Selection is required for efficient Cas9-mediated genome editing in Fusarium graminearum.

Genome engineering using Clustered Regularly Interspaced Short Palindromic Repeats (CRISPR)-associated nucleases, such as Cas9 (CRISPR-associated protein 9), are revolutionising molecular biology. In this study, we established a Cas9-based genome editing system in Fusarium graminearum, a highly destructive fungal pathogen of cereal crops.

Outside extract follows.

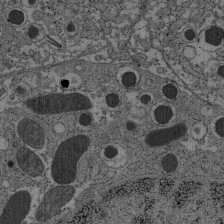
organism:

Although the molecular toolkit of F. graminearum is well developed compared to other fungi, Cas9-mediated engineering offers a number of potential benefits, such as the ability to create marker free mutants in this species. Here we have used a codon-optimised Cas9 nuclease and dual ribozyme-based expression of a single guide RNA (sgRNA) to induce mutations. Cas9-mediated mutations were identified through a fungicide resistance-based phenotypic screen, which selects for null mutations in the FgOs1 gene encoding an osmosensor histidine kinase. In the absence of selection, however, mutations were identified at very low frequency. Examination of the mutant alleles identified suggests that, a microhomology-mediated end joining (MMEJ) DNA repair pathway is likely to be the predominant process involved in erroneous repairing of Cas9-induced double-stranded breaks in F. graminearum.